--- Data block ---

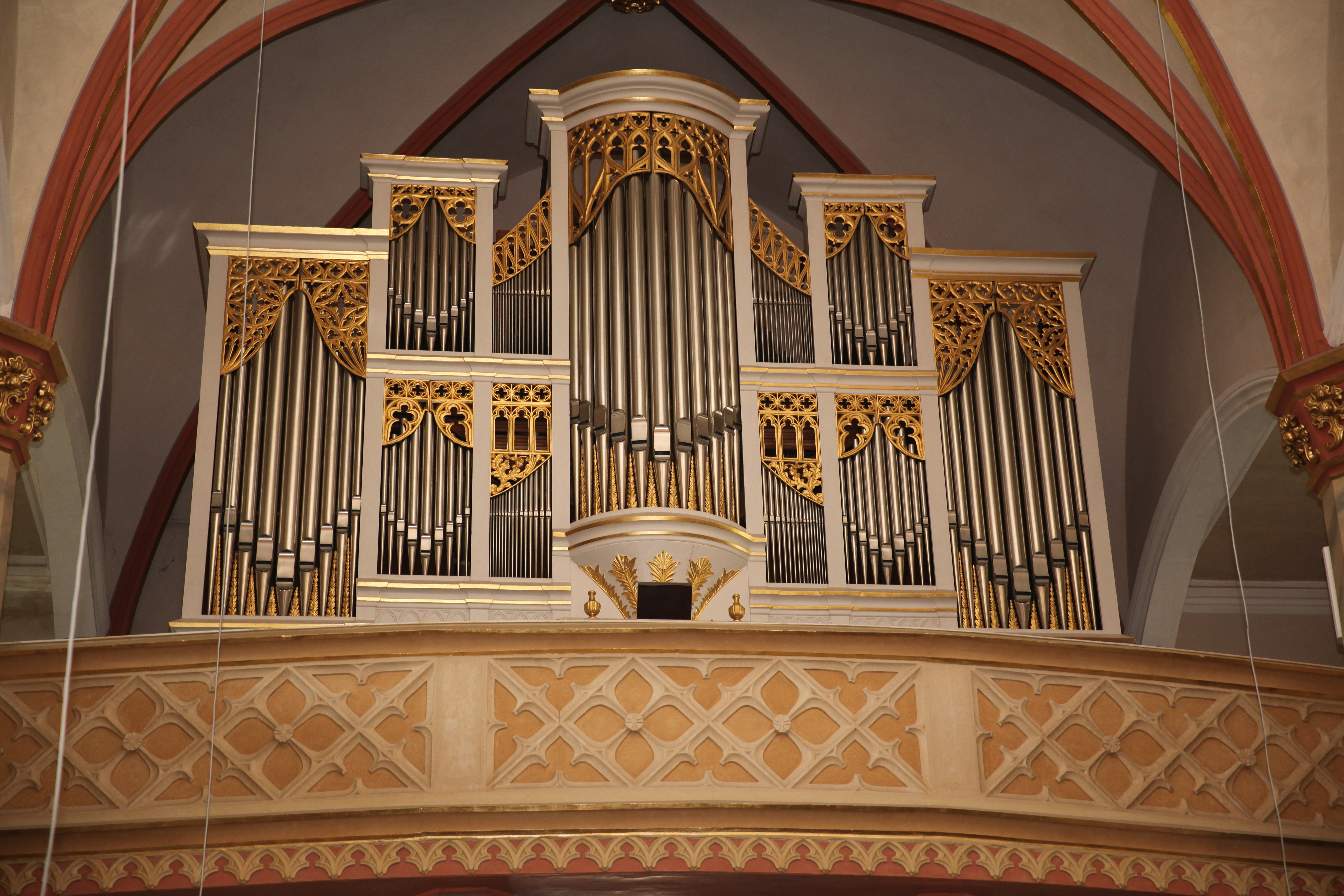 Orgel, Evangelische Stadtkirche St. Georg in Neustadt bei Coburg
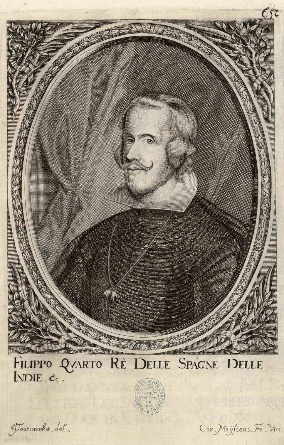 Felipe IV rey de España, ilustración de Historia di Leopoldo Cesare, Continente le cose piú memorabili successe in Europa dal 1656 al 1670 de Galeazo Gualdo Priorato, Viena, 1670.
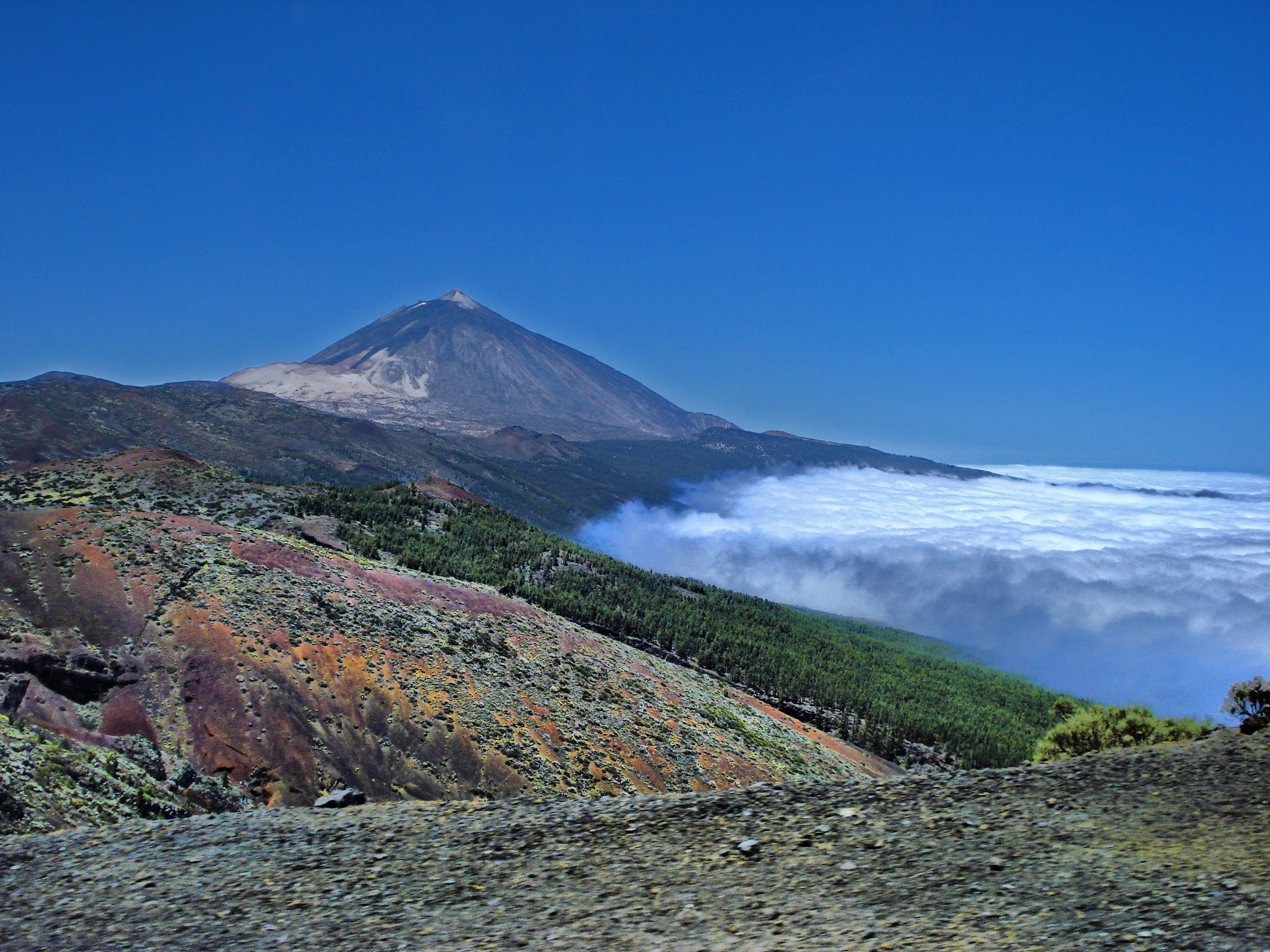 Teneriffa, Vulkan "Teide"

---

» **What you have to do**
When you copy the listing, keep every line exactly as it is but leave out all images.

» **Answer box**
 Orgel, Evangelische Stadtkirche St. Georg in Neustadt bei Coburg
 Felipe IV rey de España, ilustración de Historia di Leopoldo Cesare, Continente le cose piú memorabili successe in Europa dal 1656 al 1670 de Galeazo Gualdo Priorato, Viena, 1670.
 Teneriffa, Vulkan "Teide"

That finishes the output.